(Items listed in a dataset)
/---

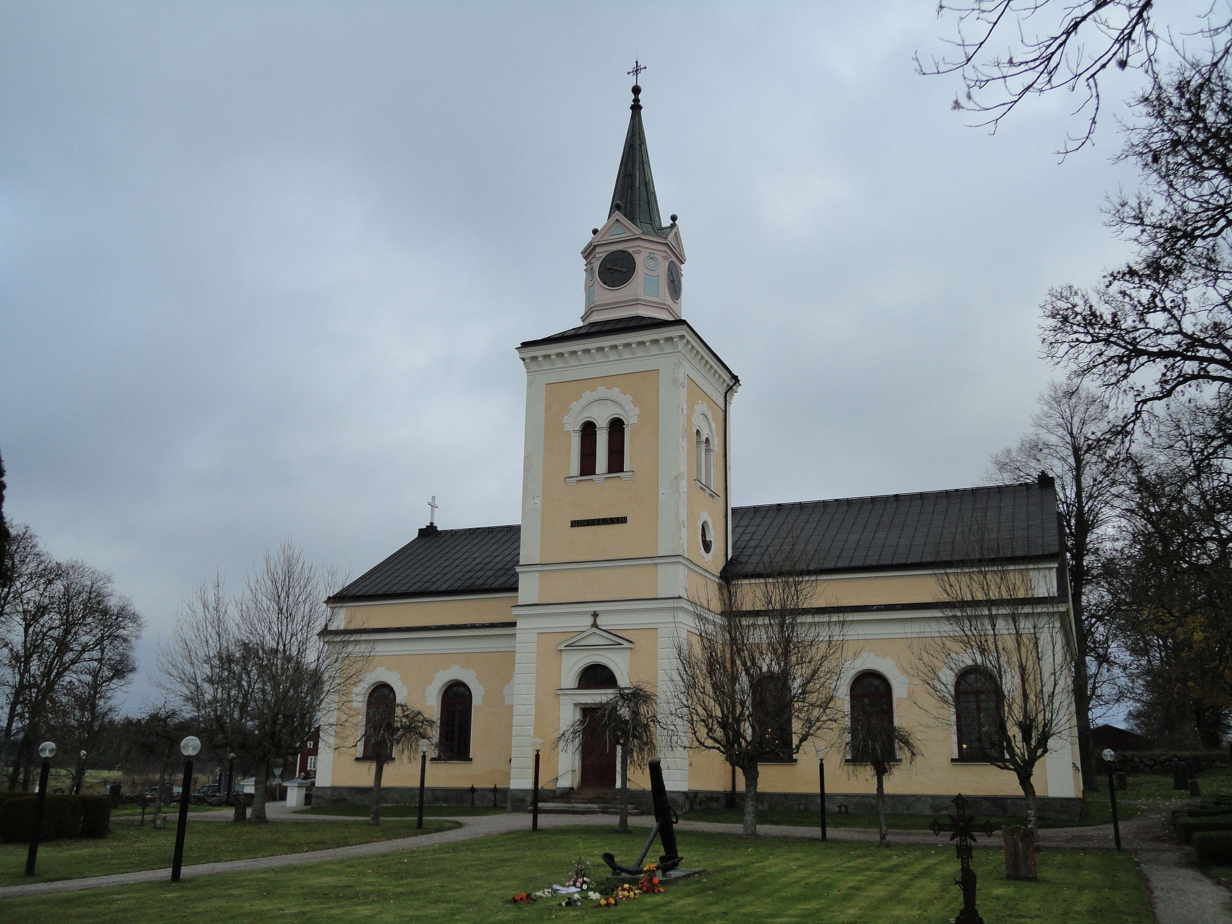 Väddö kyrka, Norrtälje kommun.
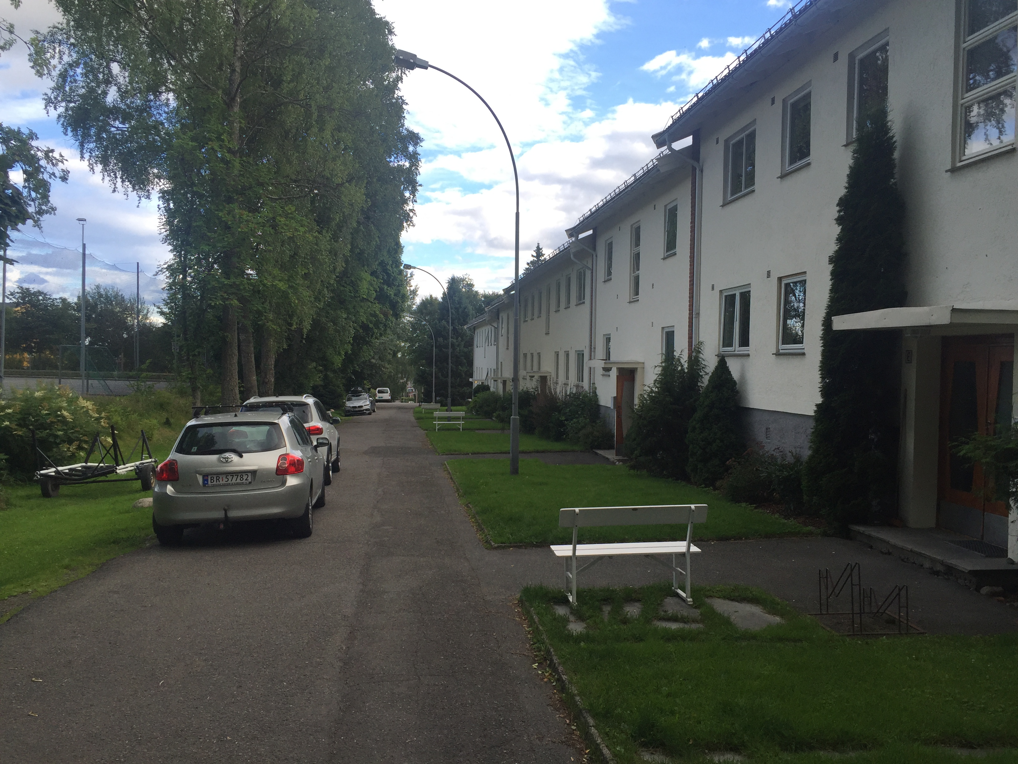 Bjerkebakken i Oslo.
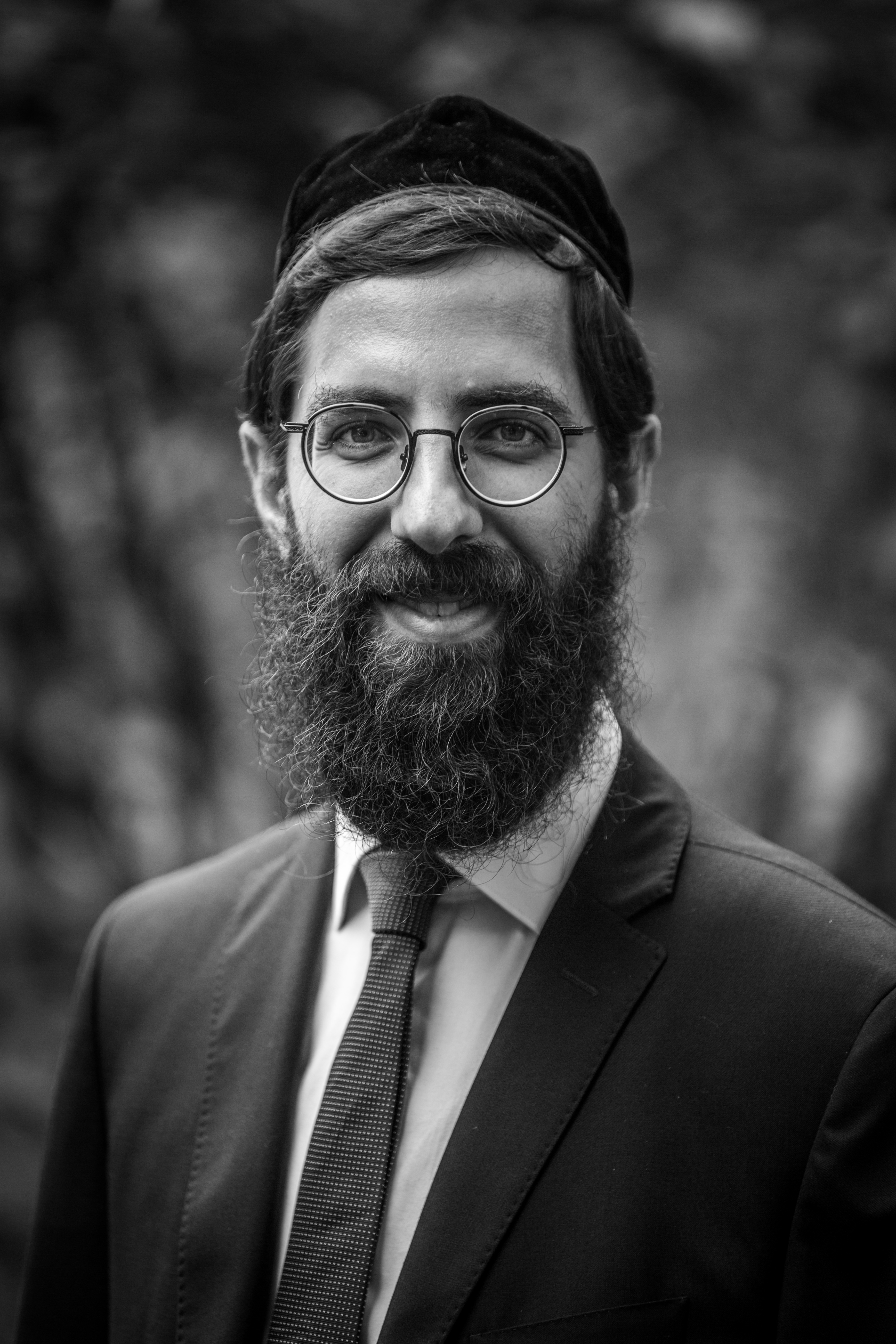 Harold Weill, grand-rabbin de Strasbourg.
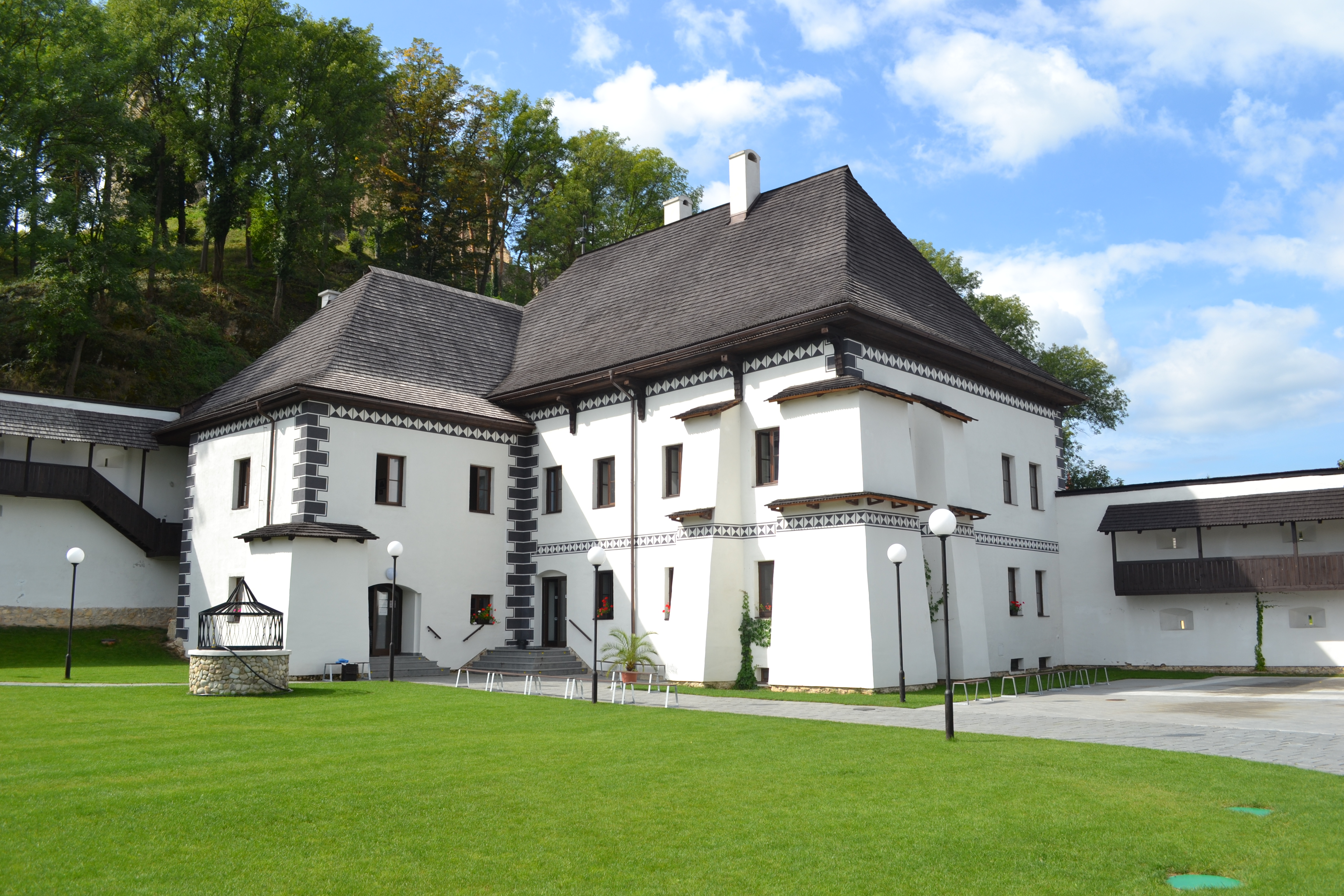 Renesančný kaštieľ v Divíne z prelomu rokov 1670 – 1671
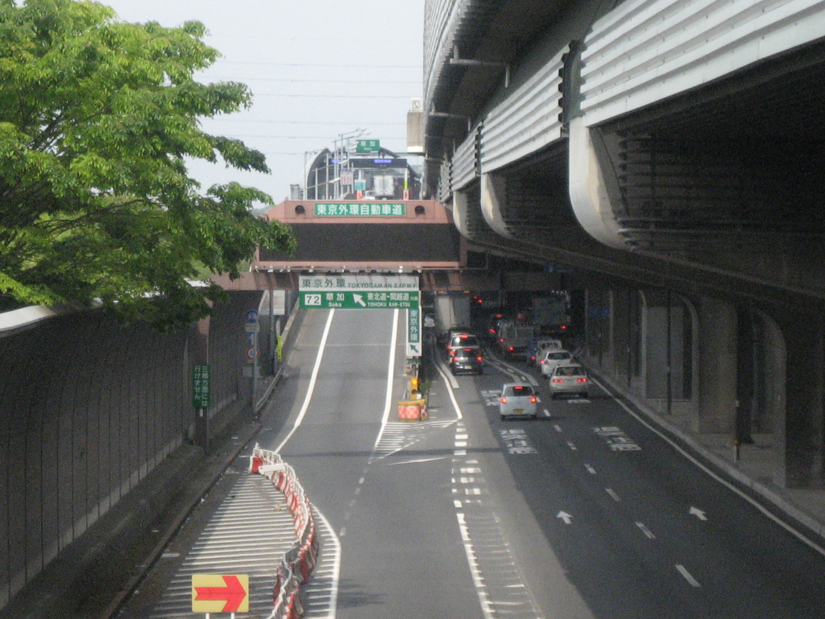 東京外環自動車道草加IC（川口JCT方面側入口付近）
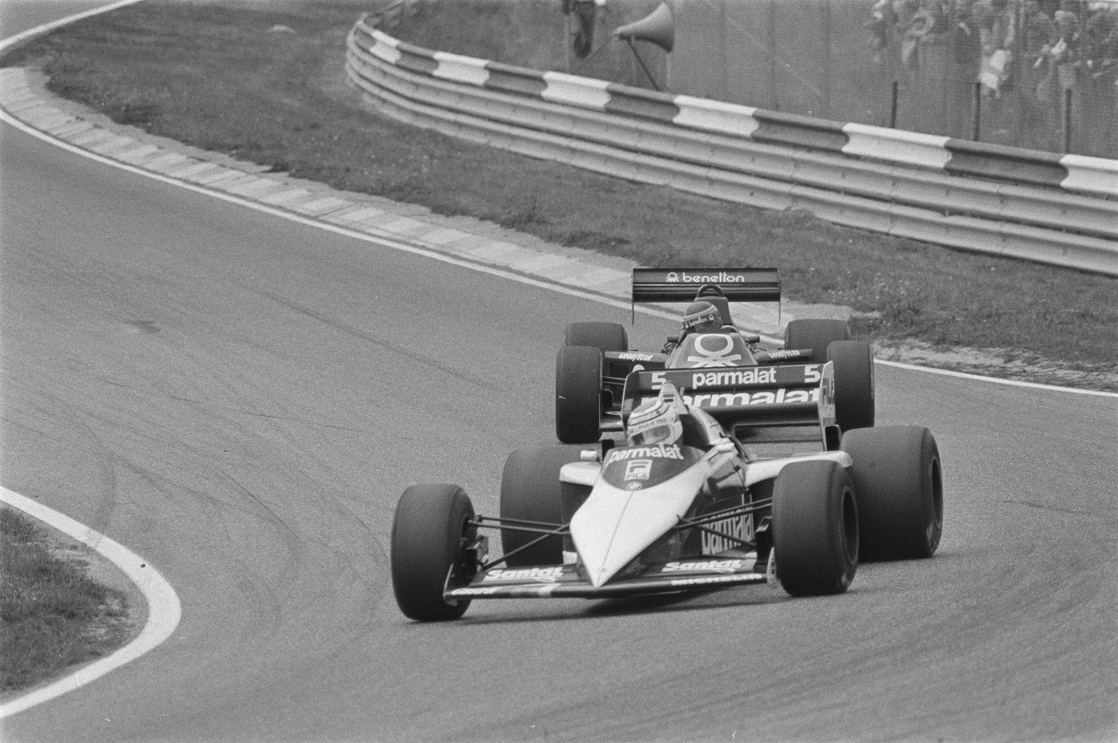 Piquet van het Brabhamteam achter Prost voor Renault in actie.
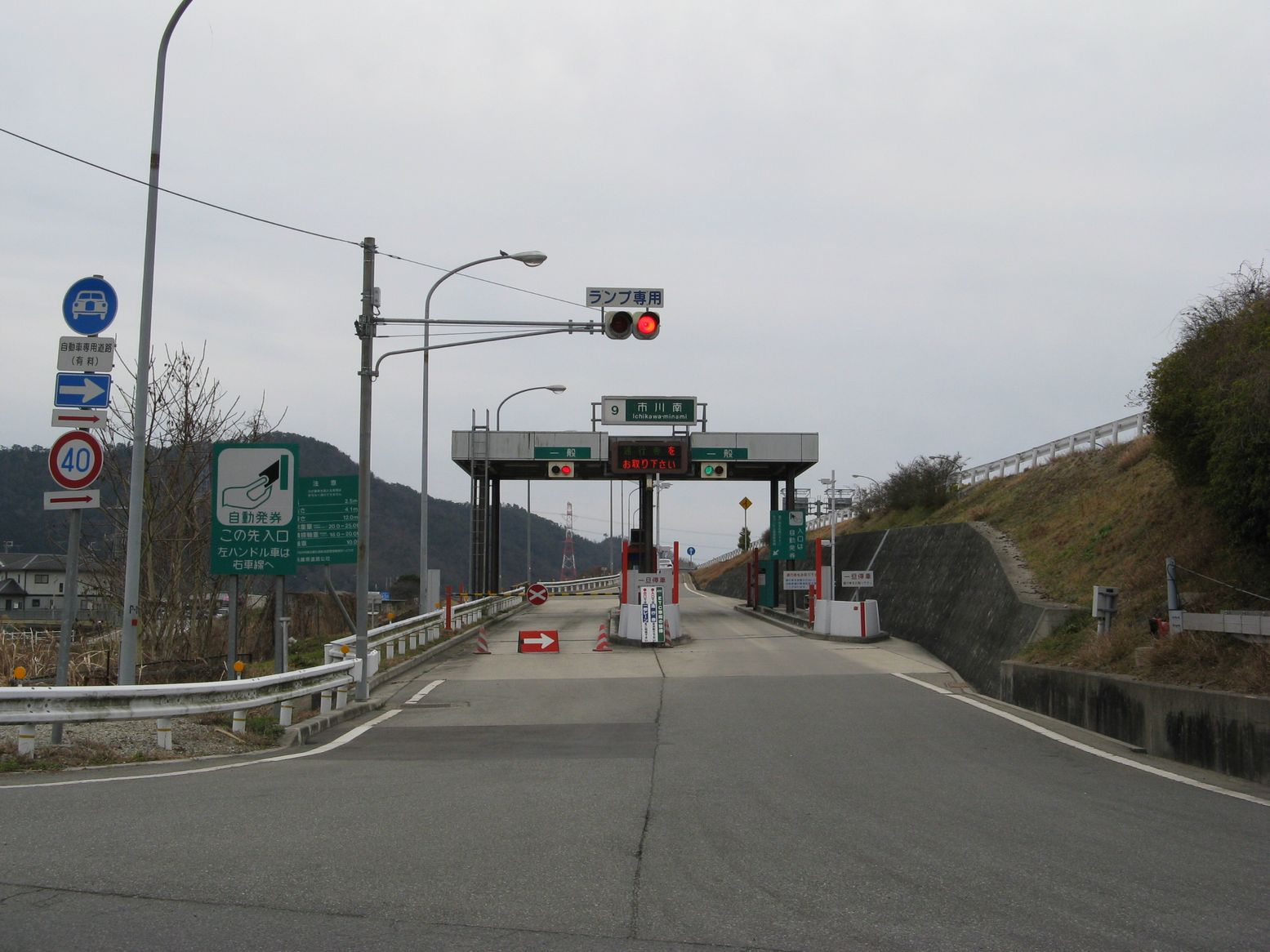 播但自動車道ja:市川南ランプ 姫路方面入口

\---

INSTRUCTIONS FOR THE TASK
Repeat exactly the lines above, starting at the one that contains "Renesančný kaštieľ v" and stopping at the last line of the entries, and leave out the pictures.

YOUR SOLUTION
 Renesančný kaštieľ v Divíne z prelomu rokov 1670 – 1671
 東京外環自動車道草加IC（川口JCT方面側入口付近）
 Piquet van het Brabhamteam achter Prost voor Renault in actie.
 播但自動車道ja:市川南ランプ 姫路方面入口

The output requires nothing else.